Anyway, one young man started to appear every Thursday evening and for some peculiar reason I took an instant dislike to him. His whole demeanour annoyed me, his long hair, the stud in his ear, his unshaven face. He looked like a hippy who’d missed the boat. And what irritated me even more was the way he loaded up his trolley with bread and ready meals as well as cake and stuff, even though it had to be consumed by midnight that day – unless you froze it, but you’d need one big freezer for all that.
Then he’d keep coming back – 6pm, 7pm, 8pm …
One evening he was still there at 9pm so I couldn’t resist a sarcastic snipe. ‘Are you going to eat all that?’
‘No, no,’ he said in a soft voice that belied his overall wild-man demeanour. ‘It’s not for me.

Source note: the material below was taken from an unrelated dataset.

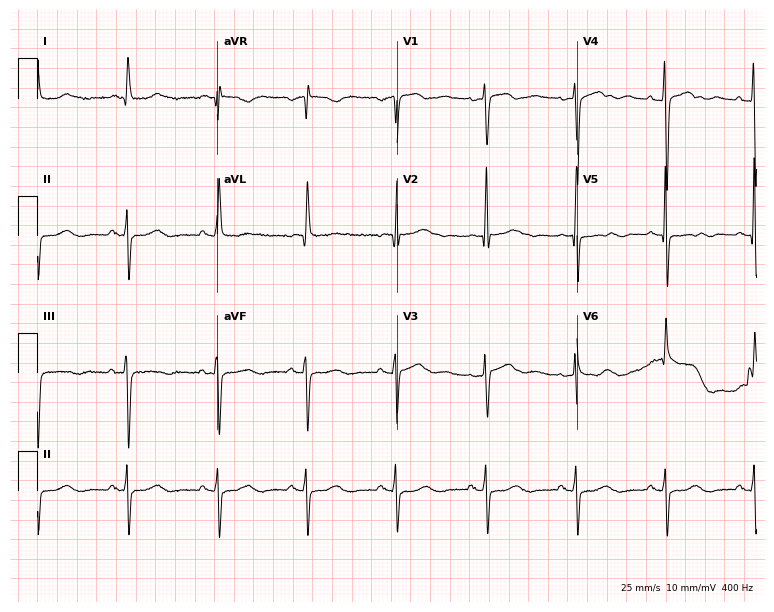
12-lead ECG from a 68-year-old female (7.3-second recording at 400 Hz). No first-degree AV block, right bundle branch block, left bundle branch block, sinus bradycardia, atrial fibrillation or sinus tachycardia recorded for this tracing.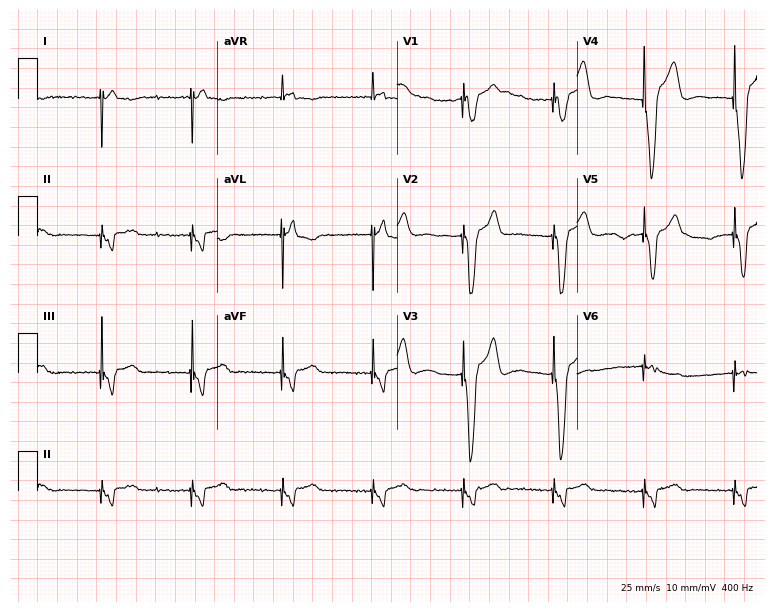
Electrocardiogram, a female patient, 81 years old. Of the six screened findings (first-degree AV block, right bundle branch block, left bundle branch block, sinus bradycardia, atrial fibrillation, sinus tachycardia), none is recorded. Findings outside these six are not listed.

I buy it for the old folk in my street.’
‘Oh,’ was all I could say.
‘The thing is this,’ he continued, and there wasn’t an ounce of smugness in his voice. ‘I lost my job in Port Talbot steel a few months ago, and it was a shock when I saw how much money I got to live on from the Social Security. I can tell you, I struggled to buy just one decent meal a day. I’ve always shopped here but usually on a Saturday morning, and at the time I had no need to look for a reduced-to-clear bargain. But because I was spending my days looking for work, I came here late and I was delighted with what I found in the mark-down area. Then one week I took some stuff I had left over to my mother’s friend down our street, and the look on her face was heart-breaking. The poor woman had even less to live on than me, and she isn’t the only one. There are nine old folk in our street alone, so I set myself a challenge. I would put five pounds aside every week and see what I could get for it.’
He gave a sheepish grin. ‘I soon discovered the best bargains were on a Thursday – I don’t know why – and then I noticed that when some people came back around you marked down their stuff again. So I tried it, and I was delighted at the cheerful way you accommodated me. No fuss, no question, just good humour and a joke. And the stuff I got for my fiver made the time wandering the store well worth the effort. I usually try to get each one of them a loaf of bread and a ready meal, then something sweet. Sometimes it’s a bit of mix and match, but that only adds to the variety and they have great fun arguing over who’s having what.’
I don’t work there anymore, of course, so they can’t sack me for saying it now, but every Thursday evening after that I would have a weird ‘Senior Moment’ and accidently leave a trolley full of bread and ready meals – and a few sweet things too – in the back-up chiller, only remembering it when I saw this strange hippy coming up the aisle …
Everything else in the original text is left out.